* _Exercise prompt_
Each line of the listing that includes the string "Category" is to be identified and copied.

(Given records)

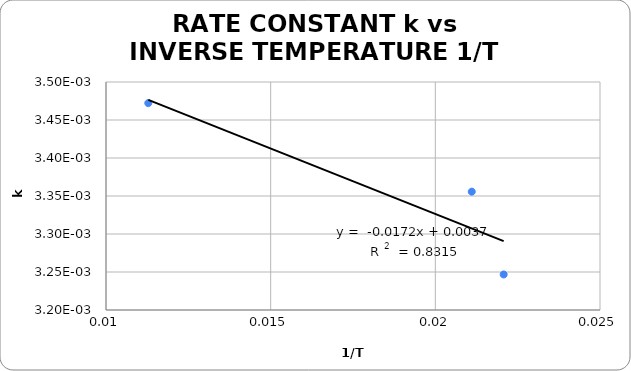
| Category | Invsere Temperature |
|---|---|
| 0.011284134506883323 | 0.003 |
| 0.021105951878429716 | 0.003 |
| 0.02207505518763797 | 0.003 |
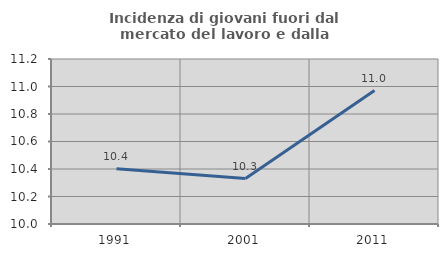
| Category | Incidenza di giovani fuori dal mercato del lavoro e dalla formazione  |
|---|---|
| 1991.0 | 10.403 |
| 2001.0 | 10.331 |
| 2011.0 | 10.97 |

(End Given records)

* _Written solution_
| Category | Invsere Temperature |
| Category | Incidenza di giovani fuori dal mercato del lavoro e dalla formazione  |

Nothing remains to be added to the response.